- Theatrical release poster
- Directed by: Enzo Williams
- Screenplay by: Shugo Praico; Ed Samson;
- Story by: Richard G. Reynante; Michael S. Bernaldez;
- Produced by: Charo Santos-Concio; Malou N. Santos; Richard G. Reynante;
- Starring: Gerald Anderson; Dianne Medina; Raymond Bagatsing; Bembol Roco; Richard Quan; Jeric Raval;
- Cinematography: Carlo Mendoza
- Edited by: Mai Calapardo; Enzo Williams;
- Music by: Von de Guzman
- Production companies: Skylight Films; CineBro;
- Distributed by: ABS-CBN Films
- Release date: August 16, 2017;
- Country: Philippines
- Language: Filipino

= AWOL (2017 film) =

AWOL is a 2017 Philippine action thriller film directed and co-edited by Enzo Williams and written by Shugo Praico and Ed Samson from a story by Richard G. Reynante and Michael S. Bernaldez. The film stars Gerald Anderson.

==Synopsis==
Lt. Abel Ibarra (Gerald Anderson), a leader of an elite sniper group, protects his family from a man who plots a revenge to kill him and his love ones after accomplishing mission. Ibarra went on an absence without leave to make an investigation on a crime himself.

==Plot==
In the opening, a foreign terrorist Saheed executes a bound man after taking a bagful of money. Abel, alongside his team was inserted to neutralize the foreign terrorist. The mission is successful, but the terrorist committed suicide.

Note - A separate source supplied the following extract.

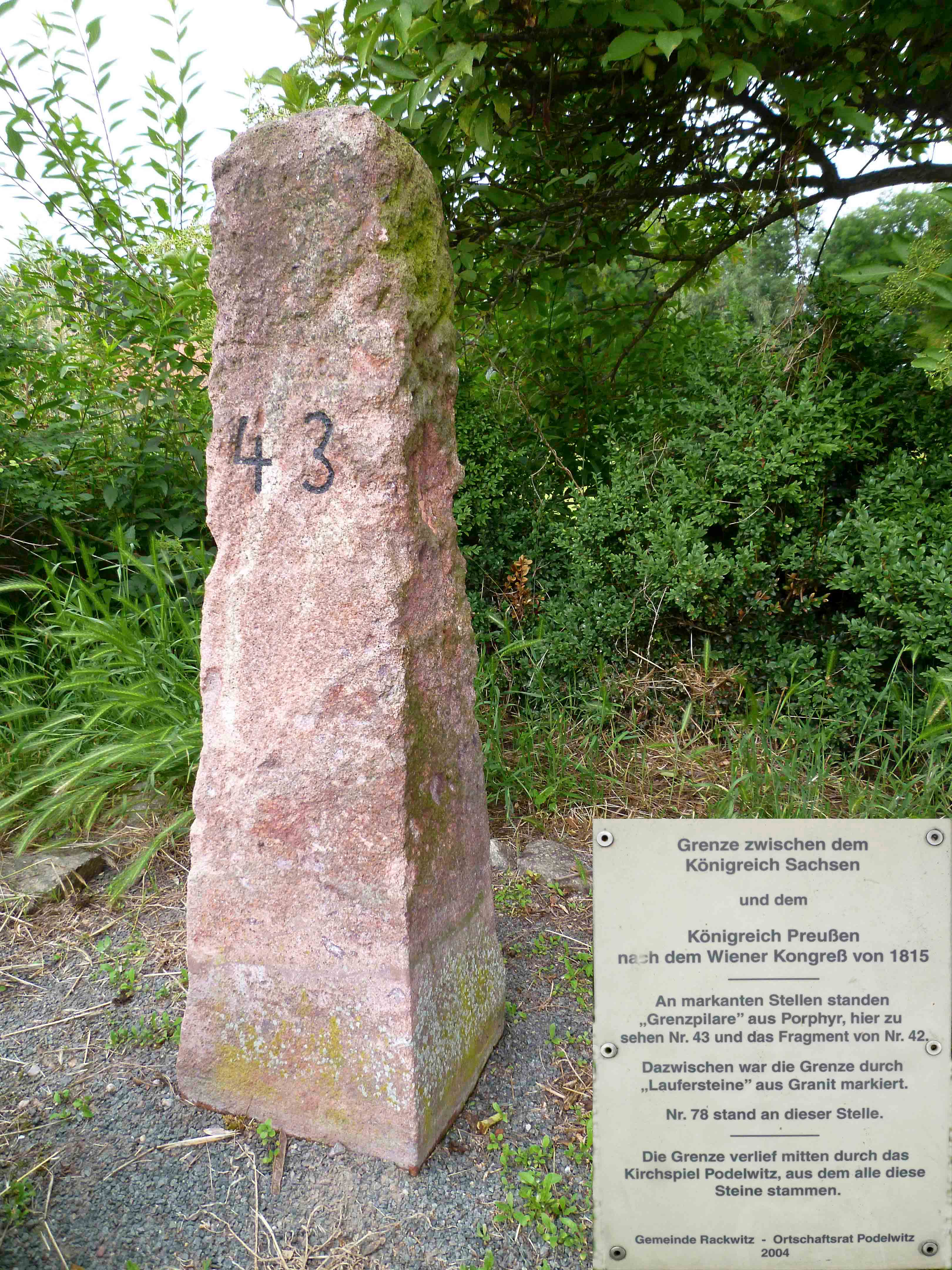 Grenzstein Nr. 43 Historische Landesgrenze Königreich Sachsen Königreich Preußen 1815 (Wiener Kongress) in Rackwitz OT Podelwitz Bemerkung: Der Grenzstein Nr. 43 steht in einer Steinsammlung, in der sich noch das Fragment des Grenzstein Nr. 42 sowie die Läufersteine Nr. 15, 19, 47, 48, und 78 befinden. Der Läuferstein Nr. 78 steht an seinem Originalstandort.

Back at a restaurant, during their celebration of a fellow team member's child's christening, a bomb explodes just as Abel and his wife exits, killing all his team members. An old man berated his men for their failure. He swore justice upon his fellows. He tried to plead for clues, but his superior was mum about it, instead giving it to a police officer. Later that night, a group of men attacked his house, killing the guards, but neutralized. Abel sustained a wound on the assault. In the hospital, he tried to extract info on a surviving suspect, but an assassin disguised as a nurse, killed him, then fled.

The military listed him as AWOL. Then he investigated the incident, his way. He went on assassinating his enemies one by one. First, an escaped convict named Mallari who pointed a rogue policeman Delgado. Then Delgado was killed at his hideout after he took call from Amang's (Bembol Roco) subordinate Victor (Bernard Palanca). He died trying to take a child hostage, but he blurted that Abel's team eliminated Amang's son Armando, who was with Saheed's side, who dies when he committed suicide by grenade. He thwarts an attempt on his family's life, killing the same assassin who attacked him on the hospital, then threatens Amang over the assassin's phone.
Then Abel went on to Amang's hideout, kills his lackeys, then kills Amang after a confrontation. He returns to his family, and his superior officer covered up his tracks, saying that the AWOL status was a miscommunication.

Before the film ends, he killed Victor painfully, by shooting him limb by limb and finally shooting him on the head, and calls his wife that he is coming home. The policeman who investigates the assassinations walks out of the crime scene after an investigation.

==Cast==
- Gerald Anderson as Lt. Abel Ibarra
- Dianne Medina as Abel's wife, Lara
- Raymond Bagatsing
- Bembol Roco as Amang
- Richard Quan as P/CPT. Jose Castro
- Jeric Raval as Waldo the arms dealer
- Bernard Palanca as Victor
- Lawrence Pineda as Army Capt. Daguman

==Production==
AWOL was directed by Enzo Williams. Williams meant to use the film as to promote appreciation for the Philippines' soldiers by Filipinos similar to Americans' positive treatment to its soldiers as observed by Williams.

Personnel from the Special Action Force of the Philippine National Police worked with the production staff for eleven days. The film makers also worked with the Armed Forces of the Philippines which trained Anderson on weapons handling. Principal photography for the film began on March 16, 2016.

==Release==
AWOL had a special screening for wounded Filipino soldiers. The film had a positive reception from the soldiers according to lead actor, Anderson.

The film made its Philippine premiere on August 16, 2017, as one of the twelve entries at the 2017 Pista ng Pelikulang Pilipino.